According to the researchers, the diagnostic yield of lipid screening varied by age and BMI, with no direct evidence for the benefits or harms of childhood screening or treatment on outcomes in adulthood. Lozano and colleagues additionally concluded that intensive dietary interventions may be safe, “with modest short-term benefits of uncertain clinical significance.”

In a related editorial published in JAMA Pediatrics, Stephen R. Daniels, MD, PhD, of the University of Colorado School of Medicine, Aurora, wrote that, as an I-grade recommendation, the USPSTF announcement is neither an endorsement nor a rejection of lipid disorder screening in children and adolescents.

In addition, he noted that such screenings are recommended by the AAP, the American Heart Association, the National Heart, Lung, and Blood Institute, and the National Lipid Association.

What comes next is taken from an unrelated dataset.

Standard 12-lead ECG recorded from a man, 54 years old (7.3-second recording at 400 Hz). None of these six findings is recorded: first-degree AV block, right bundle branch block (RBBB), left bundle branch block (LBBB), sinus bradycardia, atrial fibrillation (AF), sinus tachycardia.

“An I statement leaves the clinician in a quandary,” Daniels wrote. “The clinician must review the evidence and the gaps in the evidence to decide on a course of action.” – by Jason Laday

References:

Daniels SR. JAMA Pediatr. 2016;doi:10.1001/jamapediatrics.2016.2315.

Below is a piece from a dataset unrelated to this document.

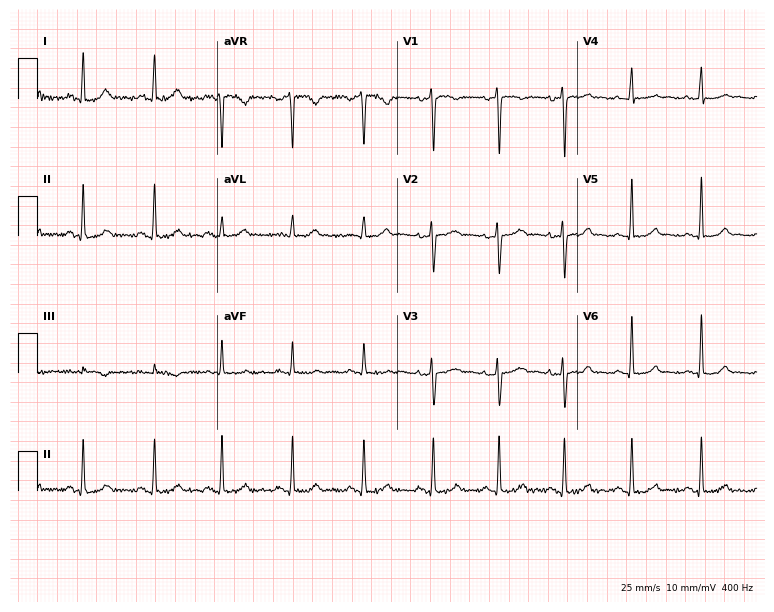
Standard 12-lead ECG recorded from a woman, 27 years old. Read as a normal ECG.

Lozano P, et al. JAMA. 2016;doi:10.1001/jama.2016.6176.

Lozano P, et al. JAMA. 2016;doi:10.1001/jama.2016.6423.

US Preventive Services Task Force. JAMA. 2016;doi:10.1001/jama.2016.9852.

Disclosure: Bibbins-Domingo reports having consulted for the Institute for Clinical and Economic Review on the cost-effectiveness of a new class of lipid-lowering drugs. No other authors reported any relevant financial disclosures. Daniels reports being a member of a data monitoring committee for Novo Nordisk, and membership of an advisory committee for Sanofi.